Nevertheless, with more hindsight, it seems better to make the
distinction between the two cases clearer. Thus starting with OCaml 5.1,
the parser and the typechecker distinguishes between F()
and F(struct end)
.
In OCaml 5.1, applying a functor to a syntactically empty structure
module Warning = Generative_make_counter(struct end)
generates a warning
Warning 73 [generative-application-expects-unit]: A generative functor
should be applied to '()'; using '(struct end)' is deprecated.
This warning is here to let some breathing room for ppxs that had to use this syntax before OCaml 5.1 .
Contrarily, applying an applicative functor to the empty argument generates an error
module Error = Make_counter()
Error: The functor was expected to be applicative at this position
During the review of this change, I didn’t think about the possibility that some OCaml programs would have switch to generative syntax for application without making the change to the type of the functor itself.
But this was too optimistic for at least one opam package. This package is now fixed, but it remains to be seen if this was an unfortunate and rare accident. If this is not the case, we will need to add a deprecation warning on this side too.

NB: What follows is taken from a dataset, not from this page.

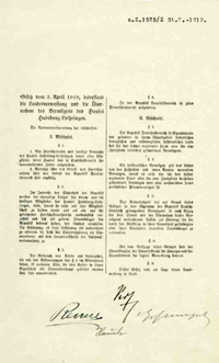 Originalunterschriften unter dem Gesetz vom 3.4.1919 betreffend die Landesverweisung der Habsburger

OCaml Parser and ocamlformat
This week, I also had an interesting discussions with members of the ocamlformat team concerning upstreaming some of the ocamlformat patches to the compiler.

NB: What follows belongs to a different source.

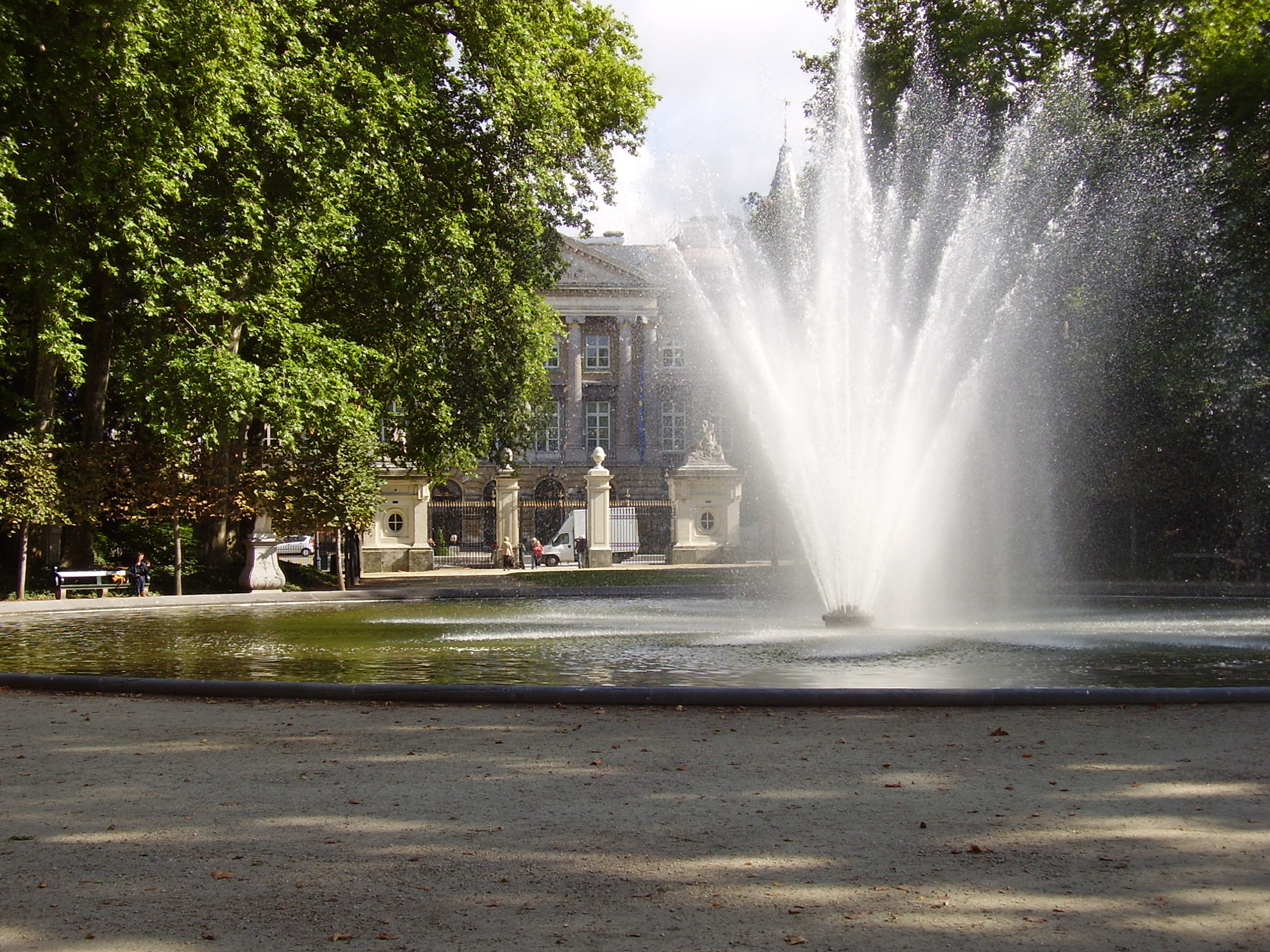 Fontaine dans le parc de Bruxelles.

As a code formatter, ocamlformat needs to maintain a more precise mapping between its syntax tree and the code source that the main OCaml parser. Indeed, ocamlformat cannot afford to discard meaningful distinction in the code source due to some synctactic sugar. Contrarily, the main compiler only need to keep enough information about the code source to be able to report errors, and prints the parsed abstract syntax tree in a good-enough format.

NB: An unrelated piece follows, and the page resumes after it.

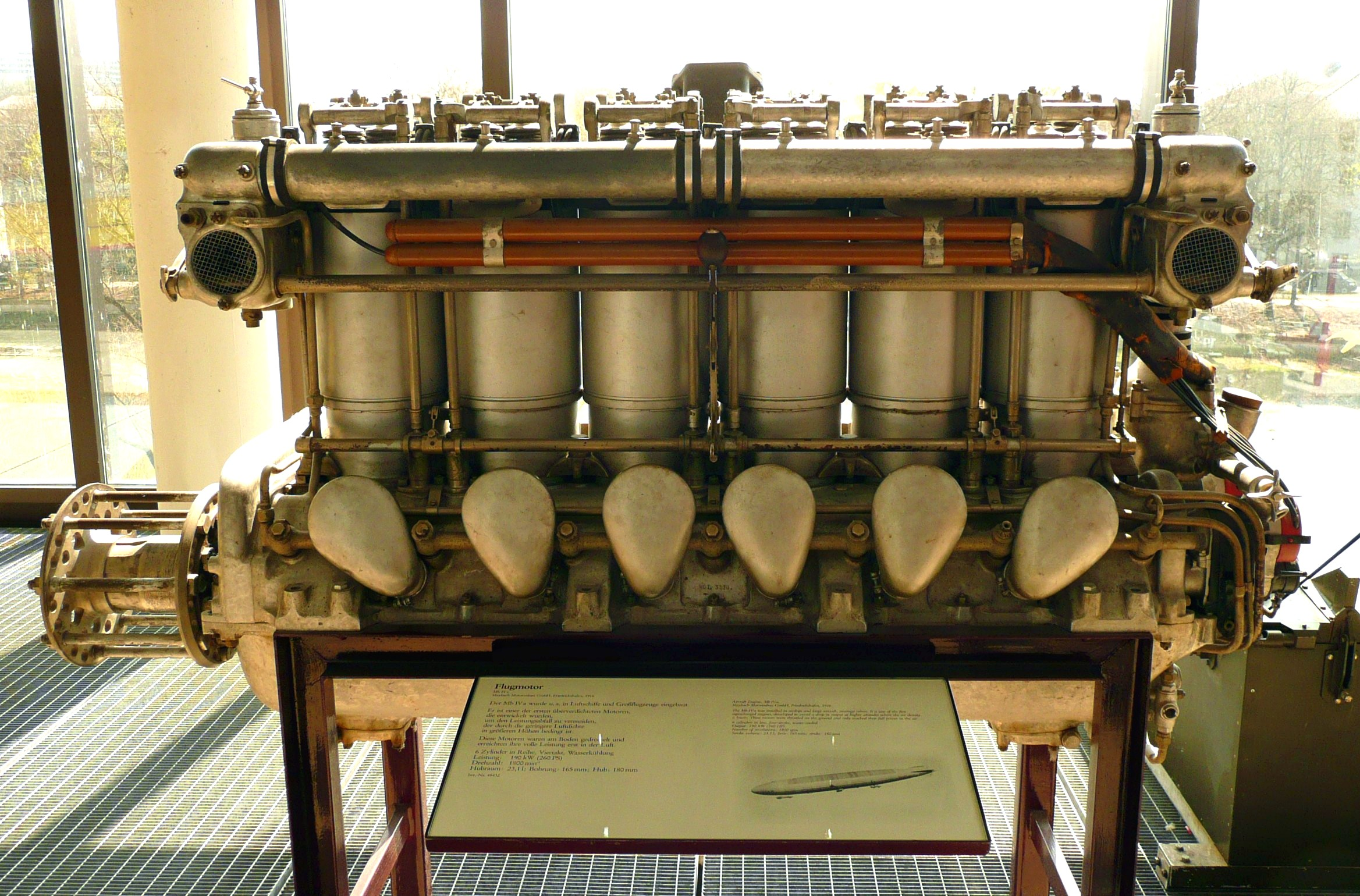 Flugmotor für Luftschiffe und Großflugzeuge der Maybach Motorenbau GmbH aus Friedrichshafen. Baujahr 1916. Wassergekühlter 6 Zylinder Reihenmotor mit 260 PS. Erster überverdichtender Motor für große Höhen. Ausgestellt im Deutschen Museum München

The objectives of the two parsers are thus not completely aligned. However, comparing notes from time to time is a good way to catch potential issues.
- Is the compiler loosing important location information?
- Is the compiler mixing different concern in the parsing of the code source?
- Is the compiler making ppxs transformation harder to express because the AST veer too far from the surface language?
A good example of the last two categories was my change for type constraints on value binding. Indeed, before this change the OCaml parser read
let f: type a b. a -> b -> a = fun x _ -> x
as if the programmer had written:
let f: 'a 'b. 'a -> 'b -> 'a = fun (type a) (type b) -> (fun x _ -> x : a -> b -> a)
Of course, the two construct are defined to be equivalent at the level of the typechecker. It is however pretty clear that the distinction between the two is very meaningful for the programmer. Moreover, the transformation is complex enough that ppx authors would probably rather not try to undo the transformation.
Moving the transformation from the parser to the typechecker was thus deemed a good move.
For OCaml 5.2, we will try to seek other refactoring to the parser that would make sense in the main parser while reducing ocamlformat maintenance burden.